Time for dividends, says Karoon Energy founder as investor anger mounts

Source: The Australian

By: Tansy Harcourt

Karoon Energy founder Bob Hosking said it’s time for the under-fire oil and gas company to start paying shareholders a dividend.

After two decades on the ASX but under the radar of most investors, Karoon has shifted from explorer to a producer generating over $US200m of free cash flow. Activist investors are campaigning for it to start returning capital to shareholders and the founder agrees.

“The company needs to pay a dividend and keep its books balanced with cash in the bank,” Mr Hosking told The Australian.

As Karoon’s longest-term investor, Mr Hosking cannot be written off as a short-term player wanting a quick hit from dividends.

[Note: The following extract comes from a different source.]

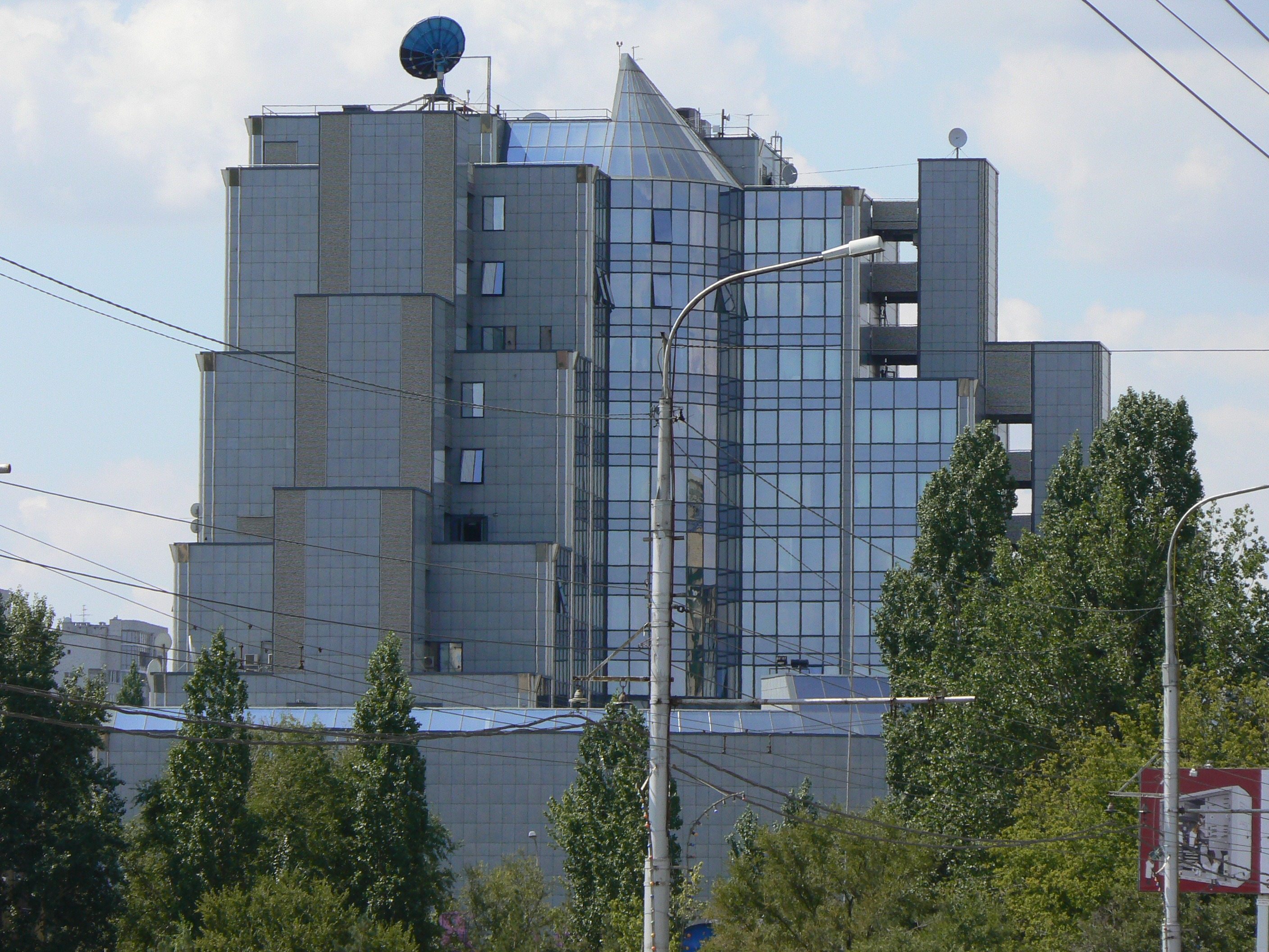 Выставочный центр Меркурий в Ворошиловском районе Волгограда
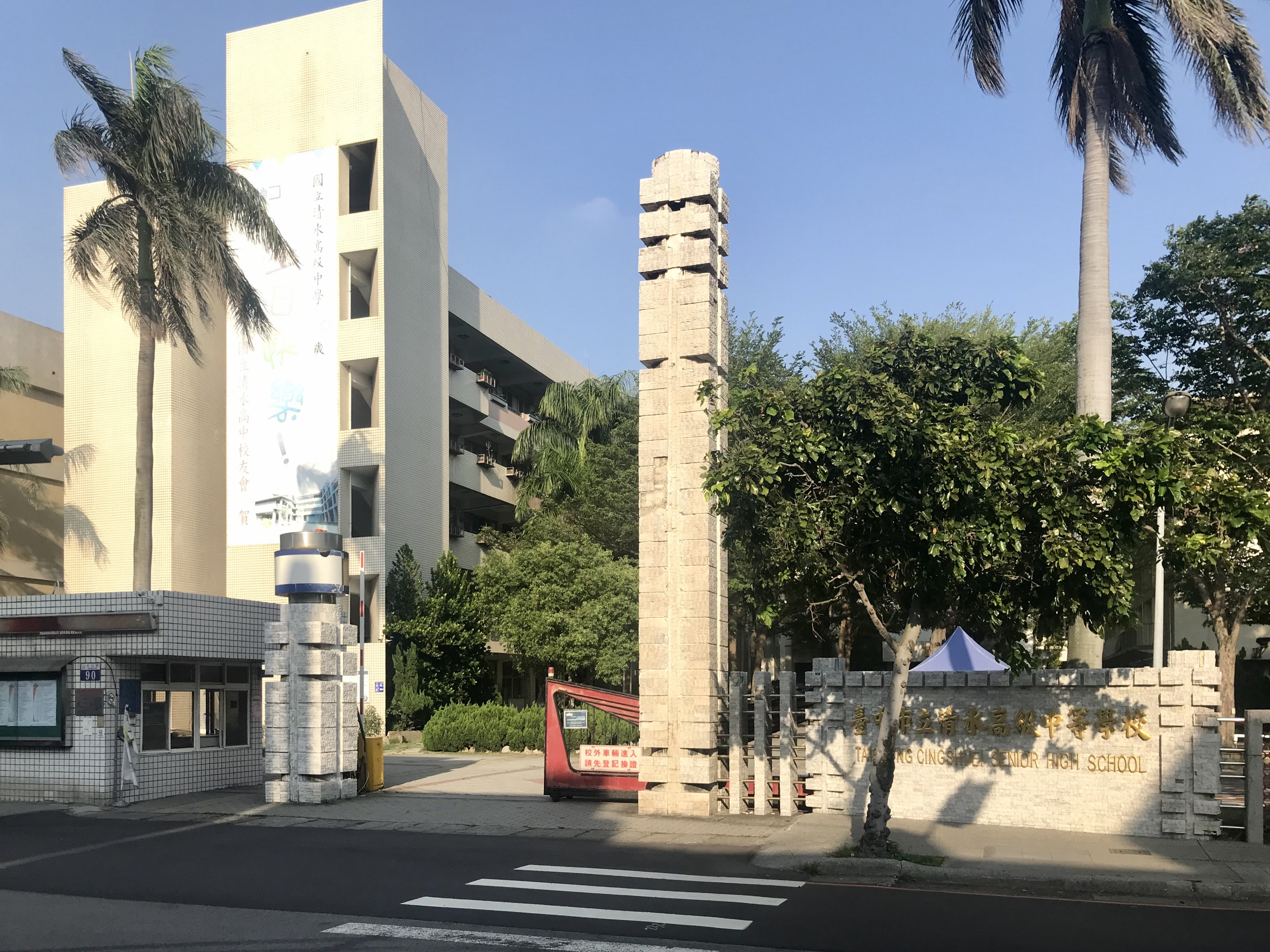 清水高中校門和弘道樓

Karoon is targeting growth to 50,000 barrels of oil per day over the next three years and on Wednesday tried to quell investor concerns that it may put reaching that target via an acquisition ahead of capital returns.

In a letter to shareholders, chairman Peter Botten said the company would “announce its framework for shareholder returns in July” with “the application of this approach” to occur with the half-year results in August.

“Work is being finalised on the key factors and constraints that impact the development of a robust and sustainable dividend policy,” wrote Mr Botten. “This includes Australian profit availability, balance sheet, credit strength, tax planning, availability of franking credits, scenario planning, contingent payment consideration and production reliability sensitivities, together with share buyback considerations.”

Activist investment firm Sandon Capital fears the company will use a recently locked-in $US690m debt facility to purchase another oil asset before this time, which would negate the need for a capital return.

Karoon has faced shareholder dissent since last year when it sold new shares to fund the acquisition of Who Dat in the Gulf of Mexico, which diluted existing shareholders by 40 per cent.

Mr Hosking said he remains supportive of the direction Karoon is travelling, apart from the lack of dividends and also some concerns over debt at the firm he founded and ran for 16 years.

“It’s my baby,” Mr Hosking said of Karoon. “We took it a long way, we floated the company with $7m in the bank and now it’s got a market cap of $1-2bn.”

Mr Hosking himself left after shareholder grumblings about executive pay four years ago and the firm is now run by a number of former Oil Search executives, with Mr Botten formerly the managing director and Julian Fowles having run several businesses there.

“They’ve got professional people running the production,” Mr Hosking said. “It appears to be in good hands. All I can say is that the company needs to pay a dividend and keep its books balanced with cash in the bank.”

Oil companies as an industry are a returning rivers of cash to their investors despite mounting fears about the future of fossil fuels.

More than $US100bn was paid out last year in dividends and share buybacks by Shell, BP, Exxon Mobil and Total Energies combined, according to data by the Institute for Energy Economics and Financial Analysis (IEEFA).

Karoon, with 35,000 barrels per day production, is not in that league and Mr Hosking said the company needs to handle its growth aspirations with care.

“If you want to go out on a limb and take huge risks, it’s not the right thing to do. One has to be careful not to drive down shareholder value,” Mr Hosking said.

The 50,000 barrel target is a case in point.

“As long as it can be done in three years, then great, but you know, maybe it’s gonna take four years and maybe you wait a little bit longer and take debt out and build the cash balance, so you don’t have to take as much debt. The balance of being patient and building up a good cash account is important. And so it’s got to be balanced with that,” Mr Hosking said.

Karoon’s annual general meeting will be held next Thursday and Sandon Capital and Samuel Terry – which hold 5.6 per cent of the shares – have said they will vote against five of the nine resolutions.

Mr Fowles said the major proxies are in support of all the resolutions that will be put forward.

Mr Botten wrote: “The board believes that its current strategy is strongly aligned with the interests of the majority of Karoon’s shareholders, particularly those who have long-term perspective and an interest in Karoon remaining a competitive and stable participant in the international oil and gas sector.”

For Mr Hosking who started the company all those years ago and remains a shareholder, none of those factors mean it should not start paying a dividend.

“It’s time,” Mr Hosking said.

Karoon shares fell 1.3 per cent on Wednesday to close at $1.88. Its shares are down 9 per cent this year.